What 0th-order Markov model to use?

The choice of Markov model in the infinite-length forward algorithm does not usually affect the filtering fraction that much, but a good choice can yield a modest improvement in filtering fraction (typically around 10%).  In general, it's best to use the 0th-order model of the genome that has the highest (worst) filtering fraction.  To estimate this, create a compact-type HMM from any model, and run it on the Bordetella, E. coli and S. aureus genomes.

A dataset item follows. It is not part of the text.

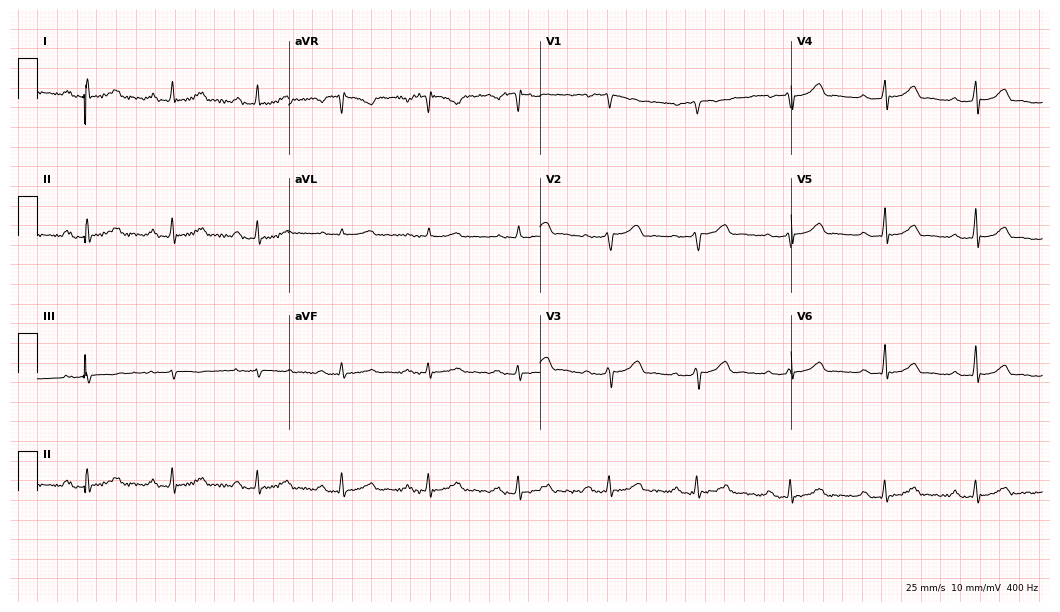
Electrocardiogram (10.2-second recording at 400 Hz), a woman, 43 years old. Overall reading on record: normal ECG.

Using compact- or expanded-type HMMs, or both

Once you've picked a 0th-order Markov model, the easiest thing to do is to create both compact- and expanded-type HMMs, and run them on the three genomes.  This yields an estimate of the filtering fraction for the two HMMs.  If the filtering fraction of the compact-type HMMs is above 0.25, it's probably not worth using it (this is based on a rule of thumb that the expanded-type HMM runs 30% slower than the compact-type HMM, so if the compact-type fraction is above 0.25, it's not worth using it).  If the compact-type HMM filtering fraction is low, there's no need to use the expanded-type HMM, but it can't hurt.

The difference in speed between the CM and the HMMs is mainly dependent on the window length W.  The HMM is faster than the CM by a factor of usually a bit over W.  So, if the filtering fraction is significantly below 1/W, then the search time is dominated by the HMM's search time, and there's no point in getting a better filtering fraction.